RMT analysis resulted in a reduction from 105 items to 73 items. Items were dropped if they showed poor item fit, disordered thresholds and/or high residual correlation with another item in their scale. The 73 items forming the seven scales all had ordered thresholds. Appendix S1 (see Supporting Information) shows the item fit statistics. Item fit was within –2·5 to +2·5 for 63 of 73 items and all items had nonsignificant χ2 P-values after Bonferroni adjustment. Item residual correlations were noted for three pairs of items in three scales (r = 0·37 facial acne; r = 0·32 chest acne; r = 0·32 back acne). Subtests showed marginal impact on scale reliability (< 0·01 drop in the person separation index).

Table 4 shows the scale-level findings. The data fit the Rasch model with nonsignificant χ2-values for the five appearance scales, with some misfit for the symptoms and appearance-related distress. Reliability was high, with person separation index values with and without extremes and Cronbach α-values > 0·90 for the appearance scales but was < 0·90 for the appearance-related distress and symptom scales.

For the TRT study, 130 participants who completed the ACNE-Q agreed to participate in the TRT, and 38 (29·2%) completed one or more ACNE-Q scales a second time. The TRT questionnaire was completed between 7 and 21 days (mean ± SD 9·2 ± 3·2) after the first assessment. Thirteen participants indicated that there had been a change in their acne in the interval between assessments. ICC values were ≥ 0·81 for six scales. The back acne scale was lower (0·56). When the group who reported change in their acne or acne scars was dropped from the analysis, the ICC values improved for six scales, including the back acne scale.

The proportion of participants who scored within each scale's range of measurement ranged from 81·9% for the back acne scale to 93·1% for the facial acne scale (see Table 4). These figures are further illustrated in Appendix S2 (see Supporting Information), which shows the distribution of person measurement and item locations for the seven scales and provides evidence that the scales were targeted to measuring each concept of interest experienced by the sample.

Missing data ranged from 2·5% to 13·2%. The back and chest acne scales had the most missing data. These scales were the last two in the survey booklet. ACNE-Q scales were easy to read, with scale-level Flesch–Kincaid readability statistics ranging from 1·0 to 3·6 (see Table 4), with most items (n = 55, 75·3%) below a grade 3 reading level (range 0–9·5).

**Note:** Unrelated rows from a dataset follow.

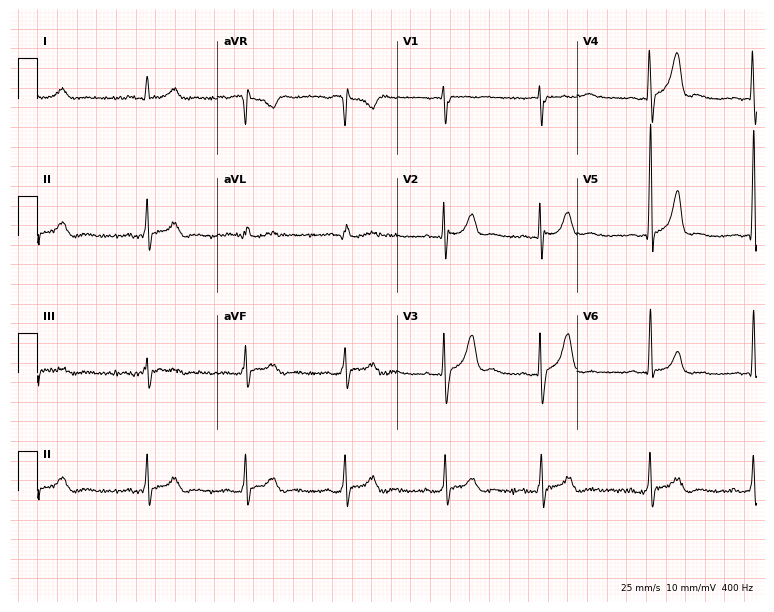
Resting 12-lead electrocardiogram. Patient: a 30-year-old male. The tracing shows first-degree AV block.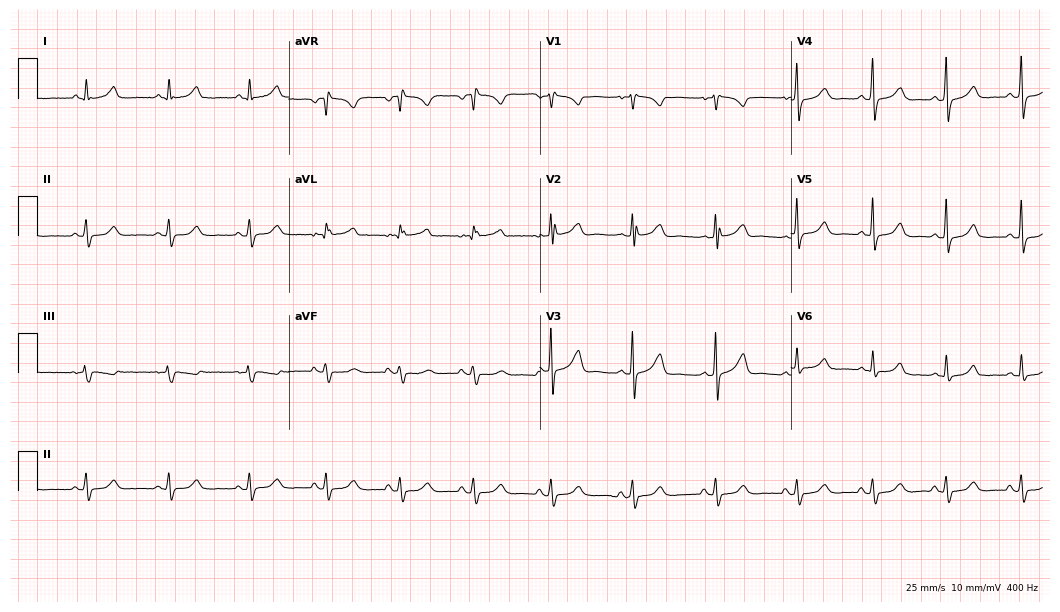
Electrocardiogram, a 38-year-old woman. Of the six screened findings (first-degree AV block, right bundle branch block (RBBB), left bundle branch block (LBBB), sinus bradycardia, atrial fibrillation (AF), sinus tachycardia), none is recorded. Only these six findings were labelled.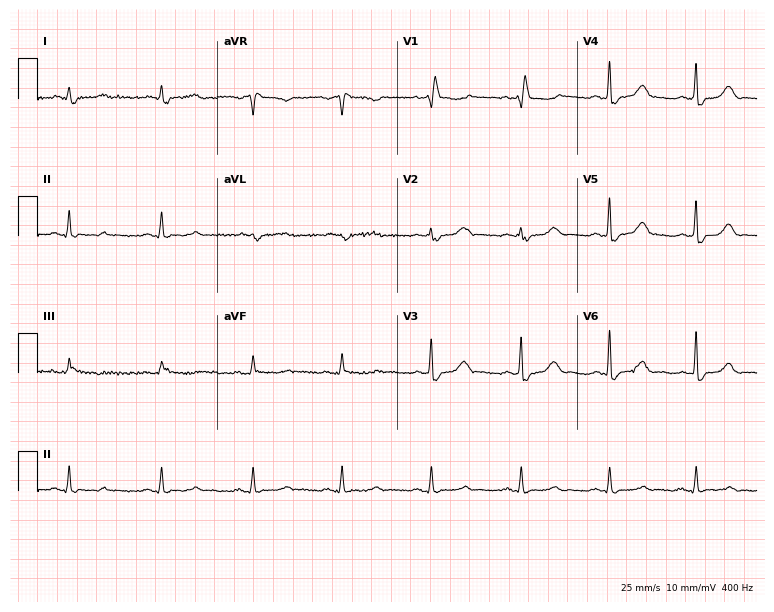
Electrocardiogram (7.3-second recording at 400 Hz), a male, 81 years old. Interpretation includes right bundle branch block.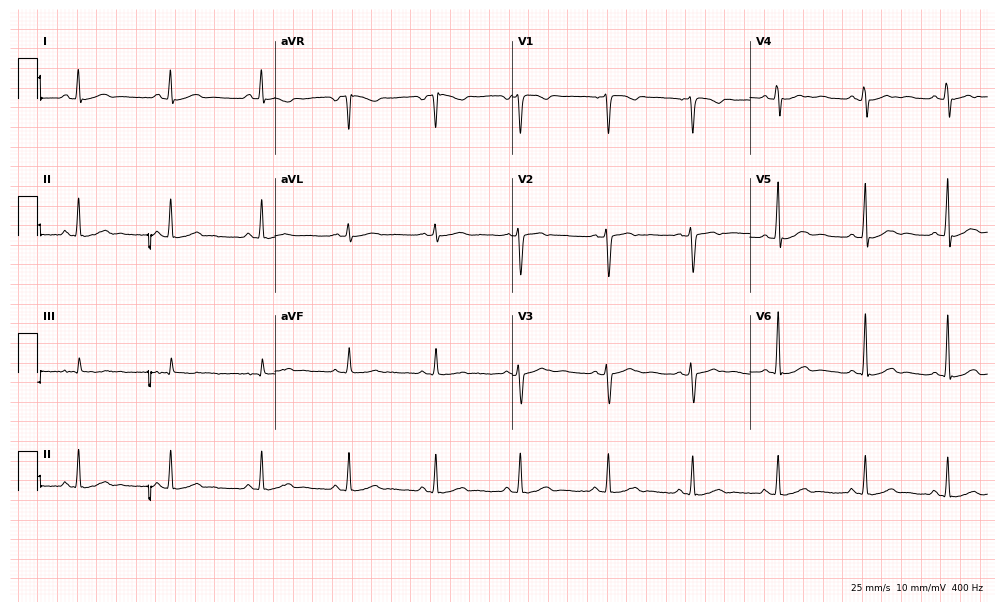
ECG — a woman, 22 years old. Labelled as a normal ECG.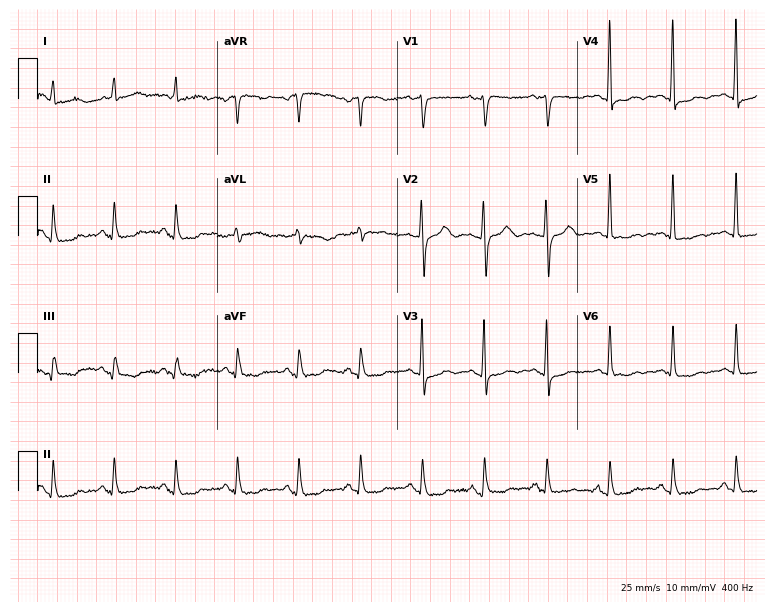
Standard 12-lead ECG recorded from a 69-year-old female patient (7.3-second recording at 400 Hz). Read as a normal ECG.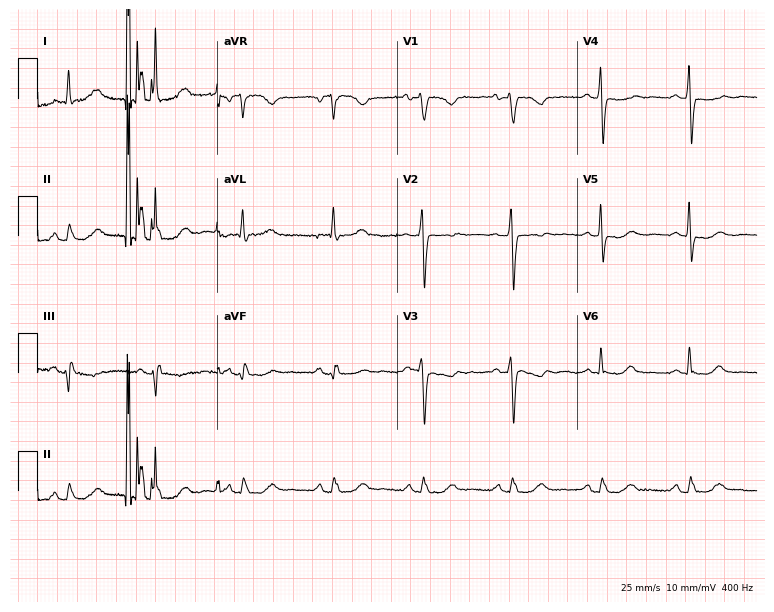
Resting 12-lead electrocardiogram (7.3-second recording at 400 Hz). Patient: a female, 57 years old. None of these six findings is recorded: first-degree AV block, right bundle branch block (RBBB), left bundle branch block (LBBB), sinus bradycardia, atrial fibrillation (AF), sinus tachycardia. Other findings, if any, are not listed.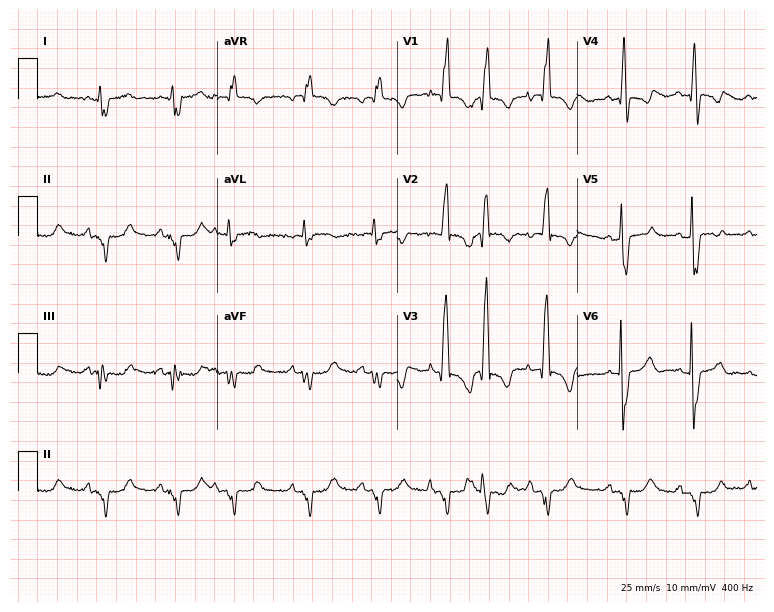
12-lead ECG from a woman, 70 years old. Shows right bundle branch block (RBBB).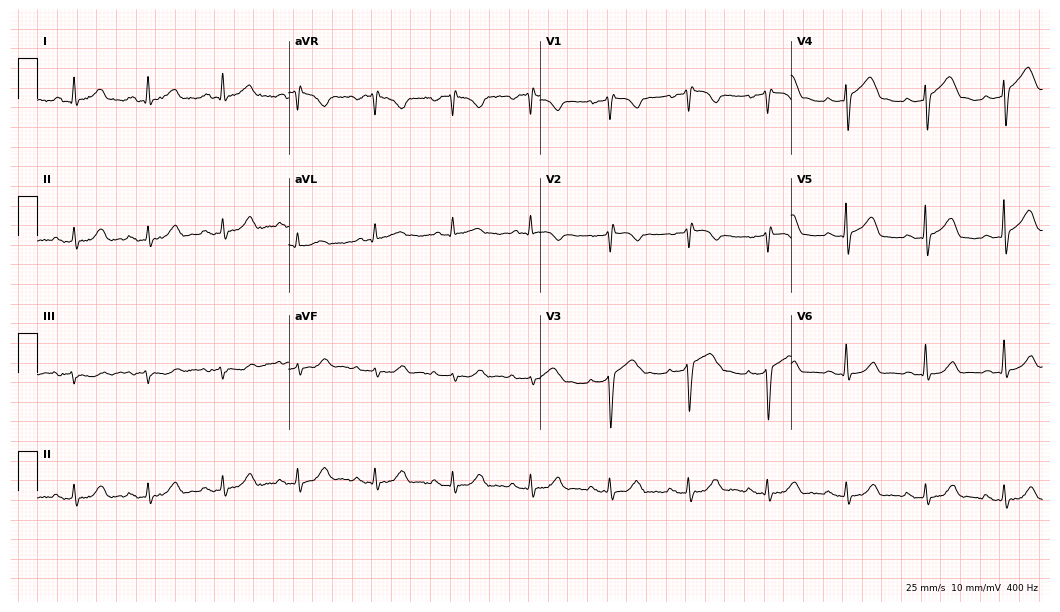
Electrocardiogram (10.2-second recording at 400 Hz), a male patient, 74 years old. Overall reading on record: normal ECG.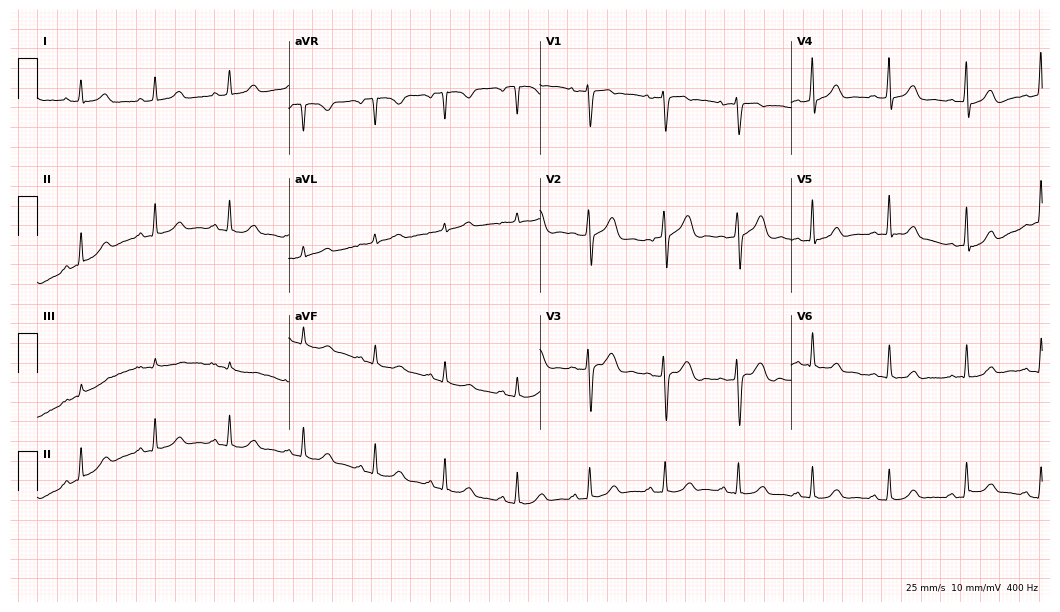
12-lead ECG from a 33-year-old female. Recorded interpretation: within normal limits.

Correlations are shown in Table 5. As hypothesized, lower scores on the five appearance scales correlated with worse symptom scores and more appearance-related distress. ACNE-Q scale scores did not correlate with age or ethnicity. Lower scores for back acne and more appearance-related distress were associated with female sex. Having acne cover more facial areas was associated with lower scores on the facial acne, skin and symptoms scales, and more appearance-related distress. These findings were true also for having acne scars cover more facial areas, in addition to having lower scores on the acne scar scale.